The easiest step is to get data we need from the English Lexicon Project (ELP). We will want information on frequency (there are several measures, we will be using the log context distinctiveness (CD) measure from the SUBTLEX database; see papers by Brysbaert, Adelman etc.), and orthographic similarity (we will be using OLD20; Yarkoni et al., 2008), in particular.

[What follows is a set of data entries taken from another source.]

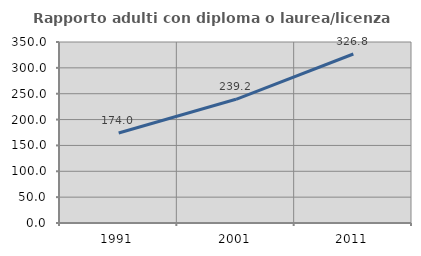
| Category | Rapporto adulti con diploma o laurea/licenza media  |
|---|---|
| 1991.0 | 174.018 |
| 2001.0 | 239.247 |
| 2011.0 | 326.754 |
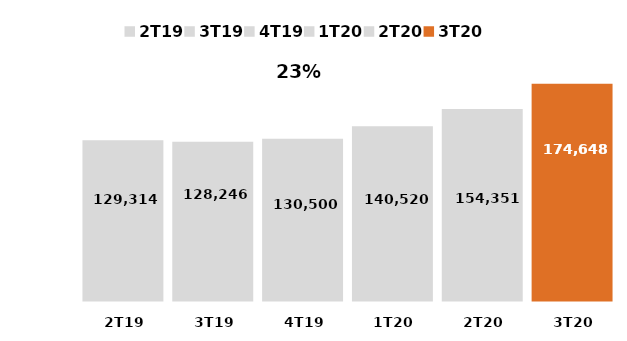
| Category | Ticket médio MCMV (em R$) |
|---|---|
| 2T19 | 129313.675 |
| 3T19 | 128246.144 |
| 4T19 | 130500.397 |
| 1T20 | 140520.207 |
| 2T20 | 154350.881 |
| 3T20 | 174648.464 |

We need to open internet explorer (the ELP website does not seem to work well with chrome) and at:
Generate Lists of Items with Specific Lexical Characteristics
and then select for:
NPhon (Number of Phonemes)
NMorph (Number of Morphemes)
then click on the execute query button (at the bottom, for restricted vocabulary), then paste in a list of the words from the lexical decision stimulus set – any listing will do, one might be from:
item norms 100812.csv
We can then copy/paste the selected return from this query into a new sheet (word norms) created in a workbook where we gather together all the information sources for our analysis.
Getting data from databases without online interfaces
Using the ELP is relatively straightforward, getting the AoA and imageability ratings is a little harder. We are going to use the Cortese imageability and AoA norms, which I have copied into a new folder:
Dropbox\resources R\2013 R class\item norms data
We can get the values we need by looking for, and copying and pasting, values for each word by hand. Or we can let excel do the work, following the instructions given here:
— see the pdf how-to guide on vlookup
Having followed the instructions in the guide with respect to both the IMG and the AOA databases, a quick spot check shows both that the vlookup function seems to deliver norm values from the source databases accurately and that there are a few missing values.
We can use the Brookes online IMG ratings that I collected for these (and other words) to complete the IMG database.
We can use the Kuperman AOA norms to get an alternate (complete) set of AoA values for words in the stimulus set:
We use the 51k words database norms.